Na despedida, um beijo com o mesmo sabor da trágica noite...
Voltou
para a casa da tia no morro, lá se encontrou com outro companheiro de internato
e saíram à caça. Em uma semana matou os três bandidos que o jogara na FEBEM e
no final do mês não havia mais nenhum para pedir compaixão. Caçara-os como se
fossem animais, um a um. Vingara do que fizeram com ele, de sua humilhação, do
seu sofrimento e da sua revolta.
Quando
matou o primeiro estava trêmulo de emoção e satisfação. Não podia mais
desistir, tinha que se impor perante os demais senão seria morto por eles.
Arquitetava cada nova emboscada com precisão e quando tombava um morto, surgia
mais um membro para o bando, fortalecendo-o perante os outros marginais.
Matar
passou a ser o seu maior prazer, assustar os habitantes quando passava pelos
becos, eleva-lhe o ego. Quando surge nos becos com o seu bando, parece que está
vivendo um filme de cow-boy em que as
pessoas entram para as suas casas e se escondem.
Apesar
de não ser chegado a mulheres, escolheu uma menina de quinze anos para ser sua
companheira. Gosta mais de bater na garota, de espancá-la perante seus
companheiros e de humilhá-la. Impõe respeito. Afinal, ele é o chefe, o machão,
o raquítico poderoso.
A menina
já era da pá virada quando passou a ser a sua companheira. Fora namorada de
muitos malandros e se gabava de ter quem ela quisesse.
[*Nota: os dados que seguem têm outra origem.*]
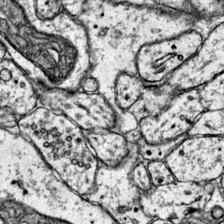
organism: Mouse
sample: Primary visual cortex

Já havia desfeito dois
casamentos. Toca pegou-a pelos cabelos, dominou-a e transformou-a em sua
mulher. Se ela falasse que não gostava do que faziam, levava porradas. Tinha
que lhe obedecer e fazer tudo que ele pedisse. Caso abrisse o bico, levava
chumbo. Para ela, sexo gostoso nunca mais, para ele sexo gostoso era quando
descia o morro e se encontrava com Lábios de Mel.
Toca
está aí matando quem atravessa o seu caminho e ultimamente nem desce o morro
porque fora jurado de morte. Passara dos limites quando matava inocentes e
bandidos, todos foram colocados no mesmo balaio, sem distinção, extrapolando a
razão da vida.
A sua
última vítima fora um trabalhador que só queria festejar a vitória do seu time.
O torcedor fanático pegou uma arma do seu amigo e começou a atirar pro alto.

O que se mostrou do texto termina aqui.